***** Information provided *****

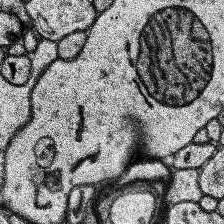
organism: Human
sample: Temporal Lobe
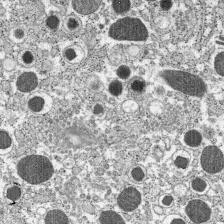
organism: C57BL Mouse
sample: Pancreatic islet
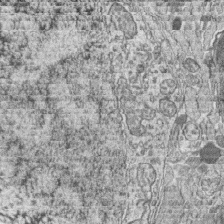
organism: Zebrafish
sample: synaptic ribbons in rod cells and cone cells
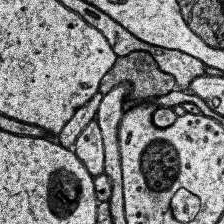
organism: Human
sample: Temporal Lobe
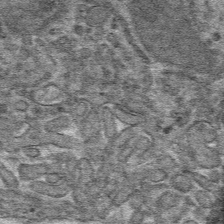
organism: Mouse
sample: Mouse hepatocytes
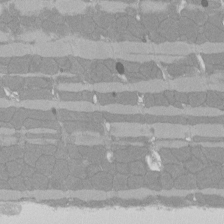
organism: Rat
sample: Left ventricle
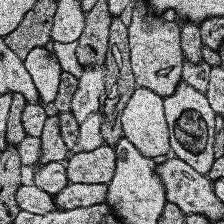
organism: Human
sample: Temporal Lobe
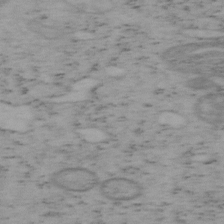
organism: Mouse
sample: OT-I killer T cells with ID8 ovarian cancer cells
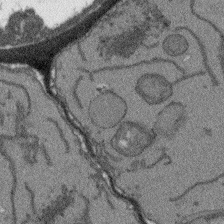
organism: Arabidopsis thaliana
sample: Root tip
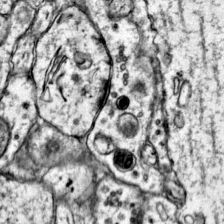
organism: Mouse
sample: Primary visual cortex
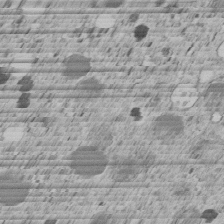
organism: C. elegans
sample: C. elegans embryo early stage

*****

- Work order -
Render the records above word for word and leave the pictures out.

- Answer to the problem -
organism: Human
sample: Temporal Lobe
organism: C57BL Mouse
sample: Pancreatic islet
organism: Zebrafish
sample: synaptic ribbons in rod cells and cone cells
organism: Human
sample: Temporal Lobe
organism: Mouse
sample: Mouse hepatocytes
organism: Rat
sample: Left ventricle
organism: Human
sample: Temporal Lobe
organism: Mouse
sample: OT-I killer T cells with ID8 ovarian cancer cells
organism: Arabidopsis thaliana
sample: Root tip
organism: Mouse
sample: Primary visual cortex
organism: C. elegans
sample: C. elegans embryo early stage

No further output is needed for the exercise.